Search code examples
databaseencryptiongoogle-cloud-platformhbasebigtable

Avoiding hotspotting in BigTable or HBase by using SHA1 keys


I'm using Google BigTable to store event log data according to the following constraints:

  • Each key should contain a username and timestamp, allowing contiguous reads for time-series data on a per-user basis, like this: USERNAME_TIMESTAMP.
  • I will be storing up to 10,000,000 event logs or more per day, and so naturally, I need to avoid hotspotting and ensure that I am evenly distributing records across each node.
  • There is a massive security component to this database, and as such, I'd like to encrypt the username before using it as a key in BigTable.
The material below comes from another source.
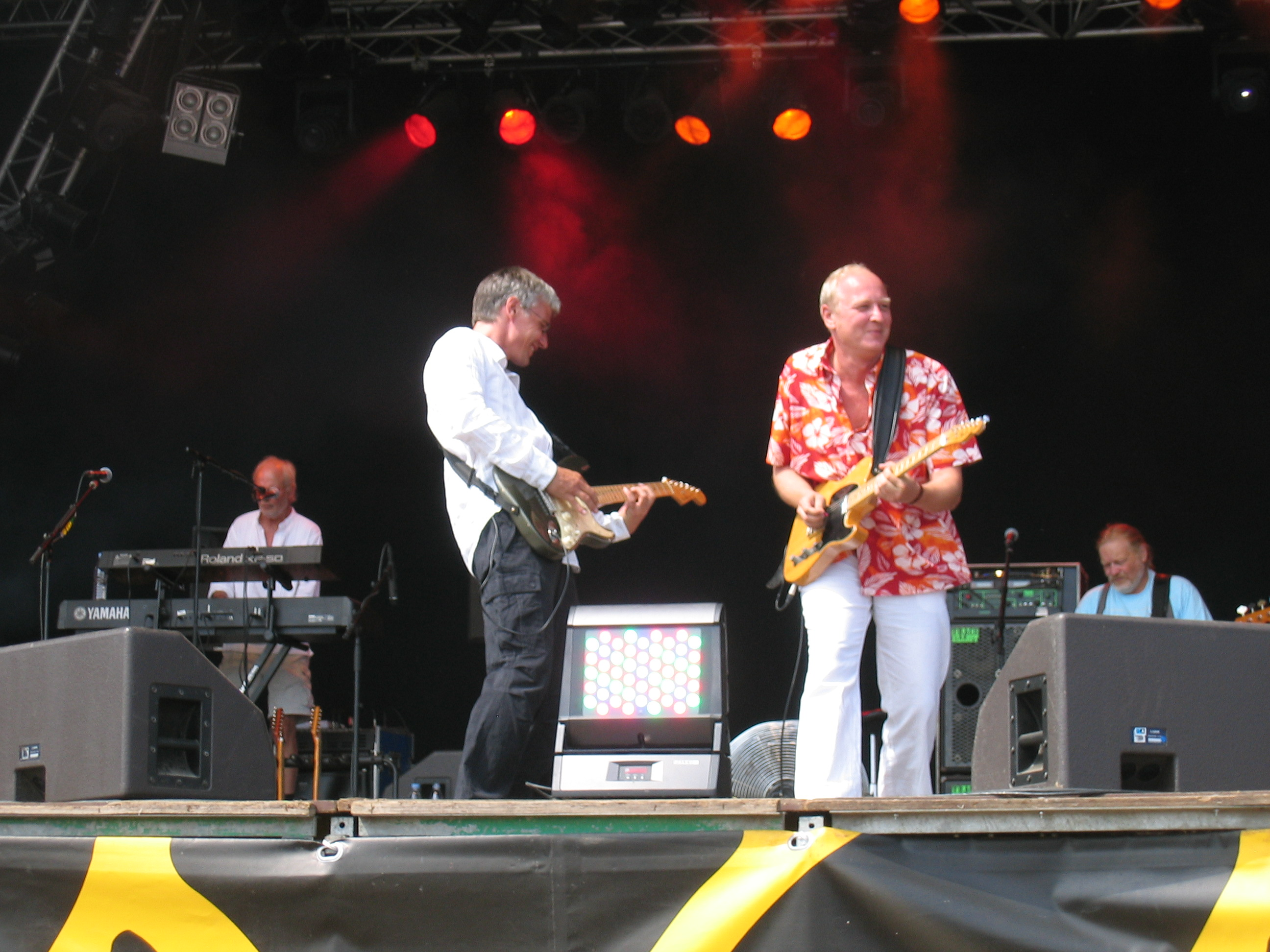 Jes Kerstein and Peter Bødker from Bamses Venner performing at Langelandsfestivalen 2006. Picture by User:Lhademmor

Obviously, I'd like to avoid doing extra steps whenever I read or write, so I was thinking of encrypting usernames using SHA1 before adding them as a key in BigTable. As a result, all keys in BigTable will now be formatted like this:

cf23df2207d99a74fbe169e3eba035e633b65d94_2018_01_30_15090001

We know that SHA1 is normally distributed, so given that, is it safe to assume that all of my records will be evenly distributed across nodes, while ensuring that all usernames will reside together? Will this in effect prevent hotspotting? Are there any edge cases in this approach that I've missed?


Solution

  • Assuming that User Id is well distributed (i.e. there isn't a user that will have more than 10K operations per second), this approach should be fine.

    FYI, Cloud Bigtable measures operations in rows per second, and you want to consider your peak throughput in determining the number of nodes. Each node can support 10,000 simple reads or writes per second. Our smallest production configuration is 3 nodes, which can support up to 30,000 rows per second (2.6 Billion rows per day if used continuously at the maximum).